Tras nuestro acercamiento a la OTAN, la Dirección General de Carreteras, fundada en 1950, construyó carreteras que conectan Anatolia de un extremo a otro.
Superó montañas y colinas, abrió túneles, construyó carreteras, puentes y viaductos.
Al cruzar Anatolia de un extremo a otro, cuando se encontraba con la propiedad privada de un ciudadano, no daba ni un paso en su terreno sin su CONSENTIMIENTO.
Hasta que se realizaba la expropiación, se pagaba la indemnización y se obtenía su CONSENTIMIENTO.
A nuestro alrededor hay quienes han conseguido casa y hogar gracias a esta indemnización por expropiación.
En resumen, en los terrenos donde existe un problema de expropiación, la construcción y la obra se detienen, mientras que en otros ejes, es decir, en las zonas donde ya se ha realizado la expropiación, la construcción continúa.
Con el instinto de proteger los bienes y propiedades del ciudadano, tan pronto como termina la expropiación en la zona problemática que causó el retraso del proyecto, la construcción y la obra se reanudan y el proyecto se completa.
¿Por qué he contado esta historia irrelevante de “Expropiación” ahora!!!!!
No quiero confundirlos yendo demasiado atrás.
Ni siquiera entraré en la Segunda Guerra Mundial.
Entraré directamente en el tema con el fin de la Guerra Fría, la reunificación de las dos Alemanias y las masacres en los Balcanes.
Tras el colapso del sistema en el país de Gorbachov, la Unión Soviética, en 1989, y el hambre que surgió, Alemania, que se dividió en 1949 en Alemania Federal y Alemania Oriental, se reunificó.
Durante 40 años no voló ni un pájaro entre los dos países.
Mientras uno vivía en la cima de la riqueza, el estado del otro era lamentable.
Vean la película “La vida de los otros”.
Si ven esta película dramática alemana de 2006, que narra un período inseguro y tenso en el que incluso marido y mujer se denunciaban mutuamente, verán la magnitud de la tragedia.
Tras la disolución de su sistema en 1991, la Unión Soviética se dividió en 15 países independientes, incluyendo las Repúblicas Turcas y otros países.
Después de la Guerra Fría, que terminó con la caída del Muro de Berlín en 1989, los desastres ocurridos en los Balcanes nos dejaron a todos atónitos.
En el corazón de Europa, en medio de la civilización, personas, incluidos niños, fueron violadas, las masacres no pudieron ser detenidas y se produjo un genocidio.

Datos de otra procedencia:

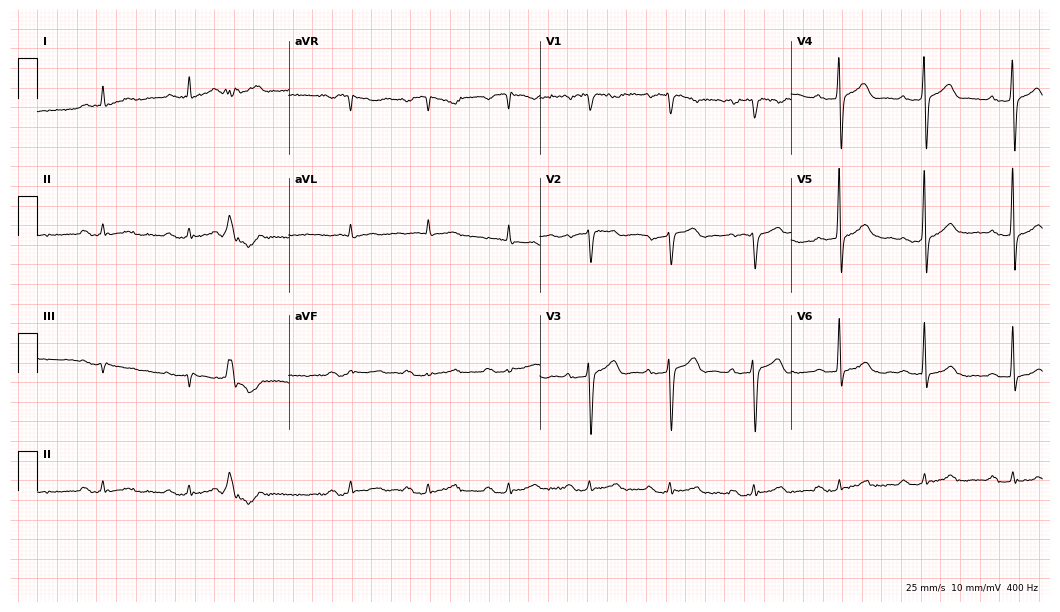
Electrocardiogram (10.2-second recording at 400 Hz), a 76-year-old man. Of the six screened findings (first-degree AV block, right bundle branch block (RBBB), left bundle branch block (LBBB), sinus bradycardia, atrial fibrillation (AF), sinus tachycardia), none is recorded.
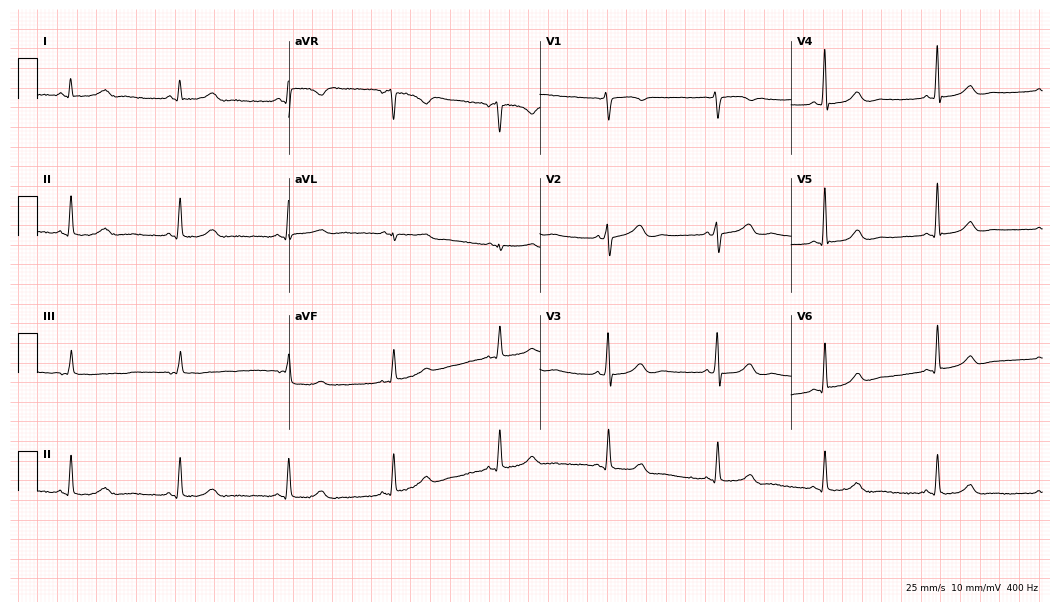
ECG — a female patient, 54 years old. Screened for six findings — first-degree AV block, right bundle branch block (RBBB), left bundle branch block (LBBB), sinus bradycardia, atrial fibrillation (AF), sinus tachycardia — none is recorded.
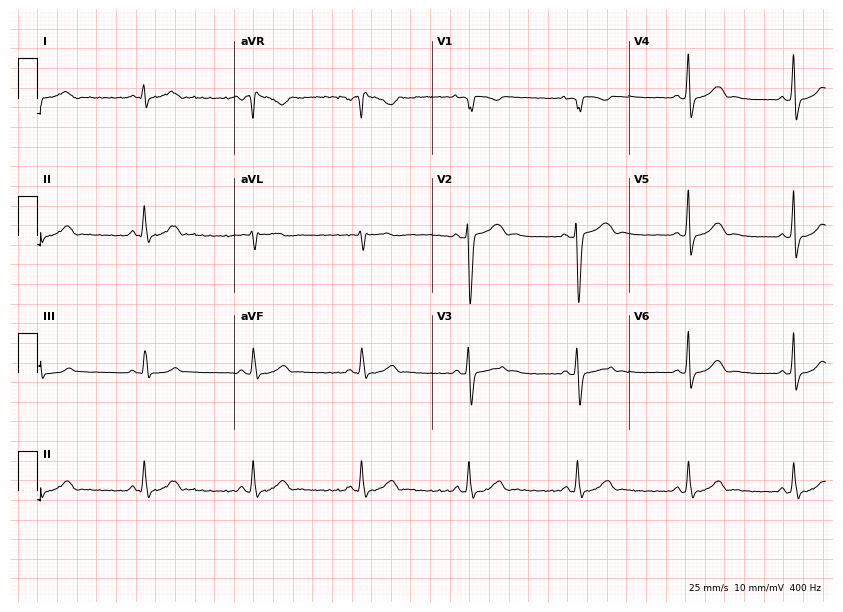
Electrocardiogram, a 21-year-old female patient. Overall reading on record: normal ECG.
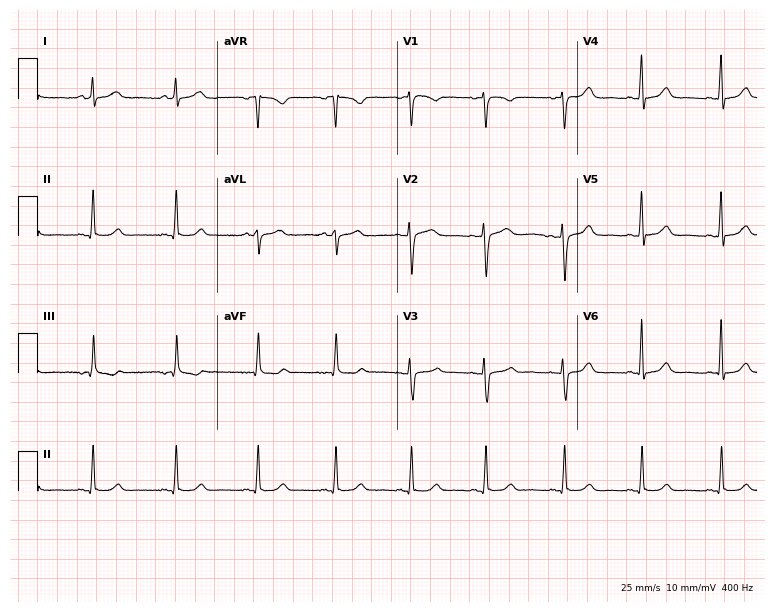
ECG — a female patient, 42 years old. Labelled as a normal ECG.

Después del famoso y querido entrenador del Fenerbahçe, Veselinović, aprendimos también en este período el nombre del odiado carnicero serbio Milošević.
Luego, el nombre de Alija Izetbegović, quien intentó proteger a su país y a sus ciudadanos, quedó grabado en nuestra memoria.
Mientras las muertes aumentaban la preocupación en todo el mundo, con la intervención de Clinton, los que quedaron salvaron sus vidas y su honor.
Croacia, Montenegro, Serbia, Eslovenia, Bosnia-Herzegovina y Macedonia.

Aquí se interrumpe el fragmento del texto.